The tournament kicked off with a match between The Inner City Machine Guns (Rich Swann and Ricochet) and The Young Bucks (Matt Jackson and Nick Jackson). Matt blocked a standing 450° splash by Swann with his knees and pinned him with a cradle for the win.

Next, Super Smash Brothers (Player Uno and Stupefied) defended the PWG World Tag Team Championship against Unbreakable F'N Machines (Brian Cage and Michael Elgin). Uno suffered a separated shoulder during the match which came into play when Super Smash Brothers tried to deliver a Fatality (Gory Bomb by Uno and diving somersault cutter by Stupefied combination) to Elgin, allowing Elgin to deliver an Elgin Bomb to Stupefied for the win. As a result, Unbreakable F'N Machines won the World Tag Team Championship.

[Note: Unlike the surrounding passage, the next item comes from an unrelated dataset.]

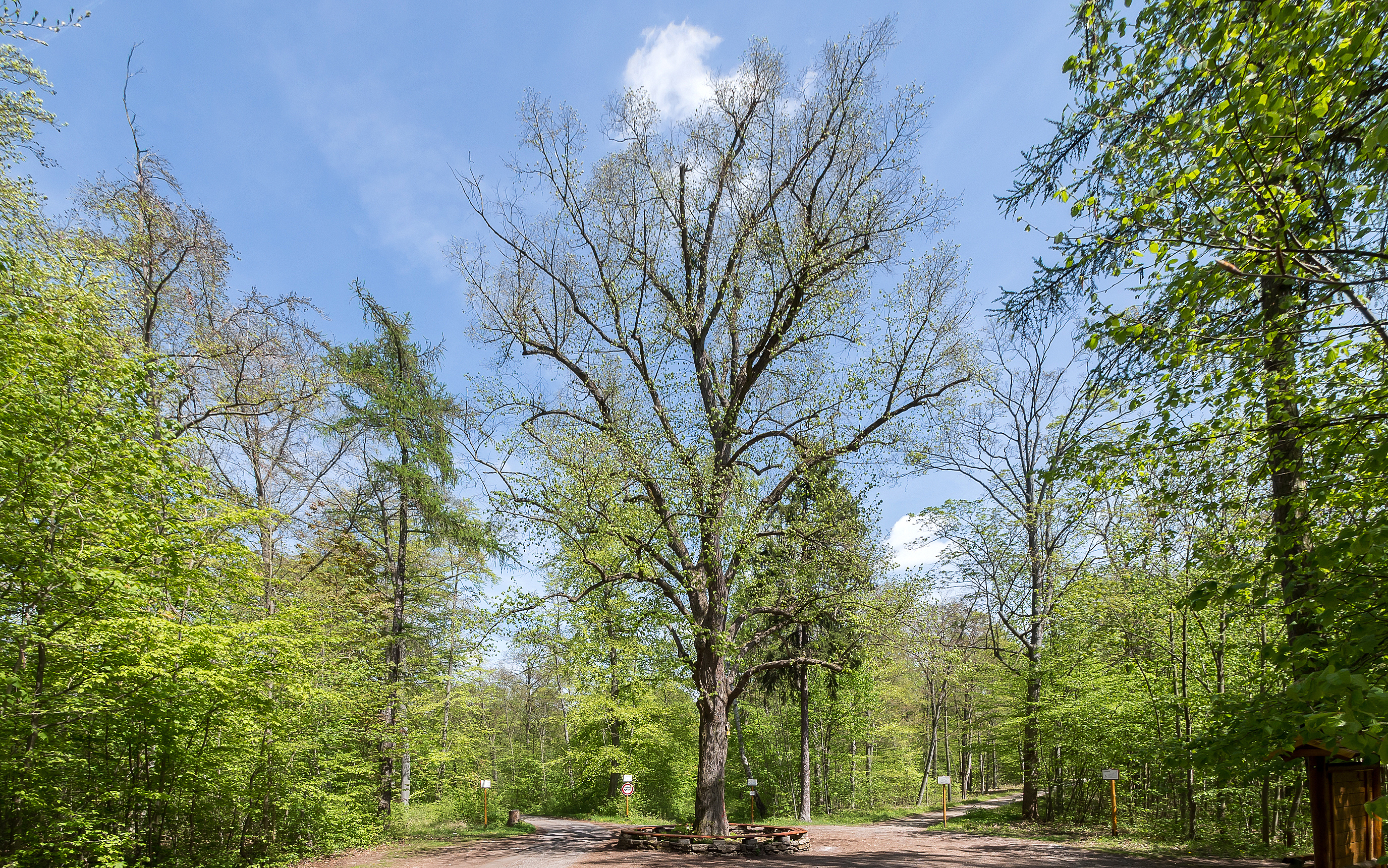 Sommerlinde (Sternlinde) Doc.-Nr. 1996-19 Jena IV
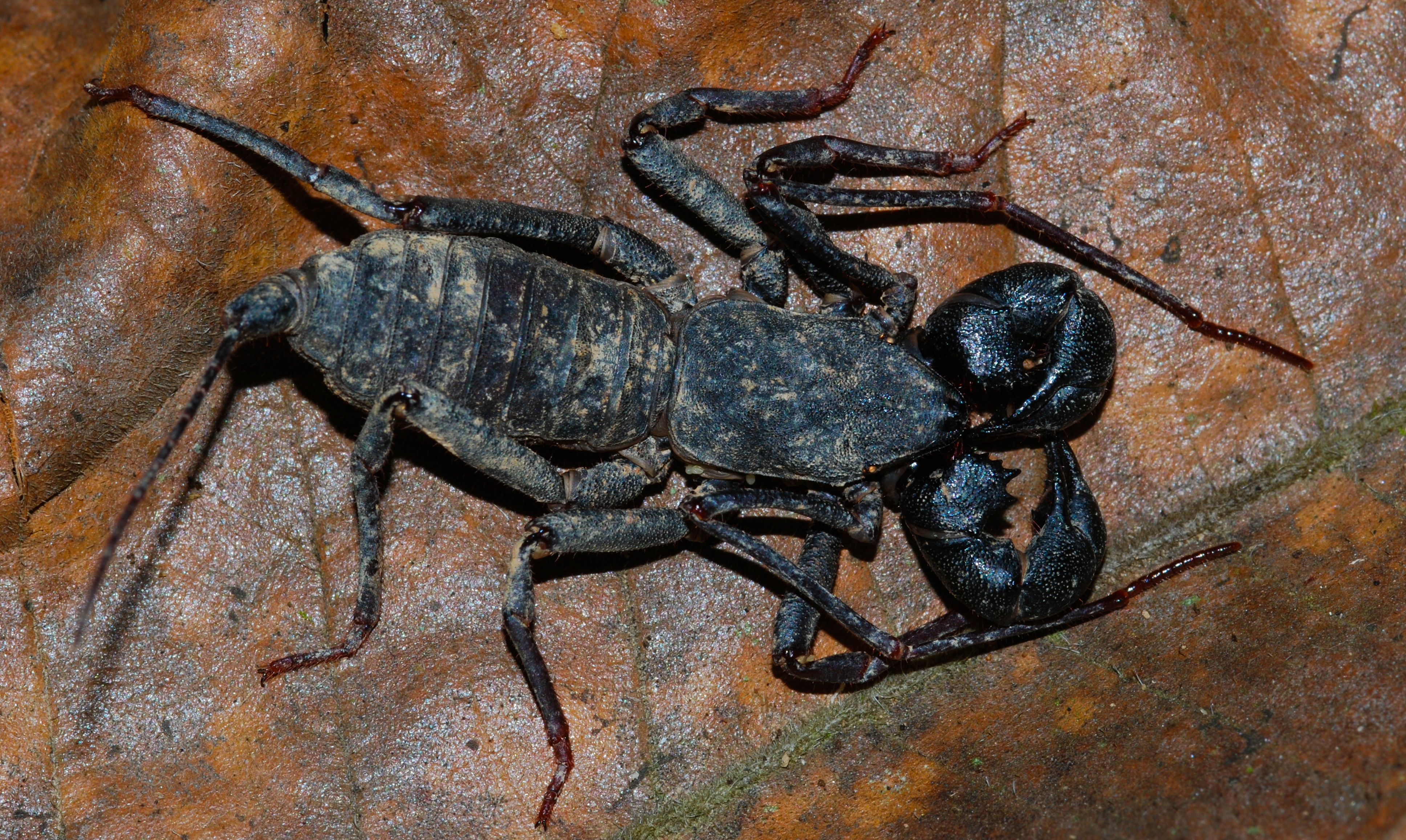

Next, Dojo Bros (Eddie Edwards and Roderick Strong) took on Future Shock (Adam Cole and Kyle O'Reilly). Edwards and O'Reilly were knocked out of the ring after Edwards delivered a superplex to O'Reilly, allowing Cole to hit Strong with the PWG World Championship title belt and pin him for the win.

Next, El Generico and Kevin Steen took on The Briscoe Brothers (Jay Briscoe and Mark Briscoe). Generico and Steen had a miscommunication after Generico was about to accidentally hit a Yakuza Kick, which led to both of them shoving each other out and Steen getting knocked out of the ring. Briscoe Brothers capitalized and tried to hit an electric chair and springboard lariat combination on Generico but Generico countered by pinning Jay with a victory roll.
===Semifinals===
The semifinal of DDT4 began with Unbreakable F'N Machines defending the World Tag Team Championship against The Young Bucks. Michael Elgin tried to deliver an Elgin Bomb to Matt Jackson, but Nick Jackson rolled him up, allowing Matt to lay on top of Elgin and pin him for the win. As a result, Young Bucks won the World Tag Team Championship.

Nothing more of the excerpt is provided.